**Work to be completed**
Every line below from the one containing "21741 | 1742 |" through the one containing "17422 | 1697 |" must be transcribed exactly. Omit all lines outside that stretch.

**Exercise data**
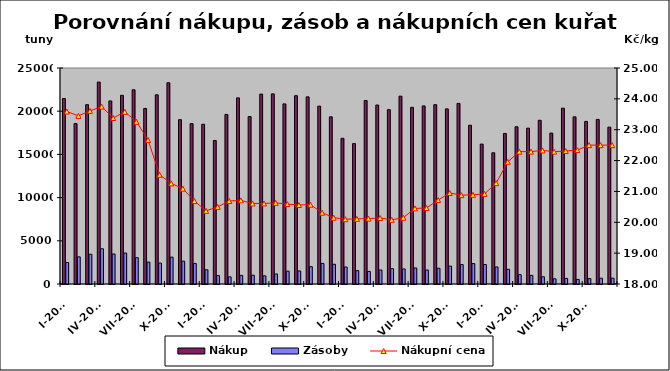
| Category | Nákup | Zásoby |
|---|---|---|
| I-2008 | 21461 | 2490 |
| II-2008 | 18572 | 3143 |
| III-2008 | 20753 | 3443 |
| IV-2008 | 23371 | 4077 |
| V-2008 | 21189 | 3473 |
| VI-2008 | 21835 | 3586 |
| VII-2008 | 22477 | 3050 |
| VIII-2008 | 20319 | 2534 |
| IX-2008 | 21897 | 2421 |
| X-2008 | 23290 | 3105 |
| XI-2008 | 19019 | 2645 |
| XII-2008 | 18563 | 2367 |
| I-2009 | 18484 | 1647 |
| II-2009 | 16606 | 972 |
| III-2009 | 19624 | 825 |
| IV-2009 | 21542 | 996 |
| V-2009 | 19385 | 1020 |
| VI-2009 | 21978 | 942 |
| VII-2009 | 22005 | 1160 |
| VIII-2009 | 20845 | 1488 |
| IX-2009 | 21795 | 1509 |
| X-2009 | 21658 | 2008 |
| XI-2009 | 20586 | 2377 |
| XII-2009 | 19350 | 2283 |
| I-2010 | 16861 | 1967 |
| II-2010 | 16248 | 1548 |
| III-2010 | 21234 | 1454 |
| IV-2010 | 20714 | 1622 |
| V-2010 | 20176 | 1768 |
| VI-2010 | 21741 | 1742 |
| VII-2010 | 20446 | 1855 |
| VIII-2010 | 20611 | 1615 |
| IX-2010 | 20755 | 1823 |
| X-2010 | 20270 | 2071 |
| XI-2010 | 20900 | 2248 |
| XII-2010 | 18374 | 2363 |
| I-2011 | 16193 | 2251 |
| II-2011 | 15184 | 1971 |
| III-2011 | 17422 | 1697 |
| IV-2011 | 18199 | 1077 |
| V-2011 | 18038 | 996 |
| VI-2011 | 18948 | 837 |
| VII-2011 | 17467 | 601 |
| VIII-2011 | 20347 | 646 |
| IX-2011 | 19346 | 527 |
| X-2011 | 18814 | 626 |
| XI-2011 | 19048 | 665 |
| XII-2011 | 18154 | 671 |

**Result for this exercise**
| VI-2010 | 21741 | 1742 |
| VII-2010 | 20446 | 1855 |
| VIII-2010 | 20611 | 1615 |
| IX-2010 | 20755 | 1823 |
| X-2010 | 20270 | 2071 |
| XI-2010 | 20900 | 2248 |
| XII-2010 | 18374 | 2363 |
| I-2011 | 16193 | 2251 |
| II-2011 | 15184 | 1971 |
| III-2011 | 17422 | 1697 |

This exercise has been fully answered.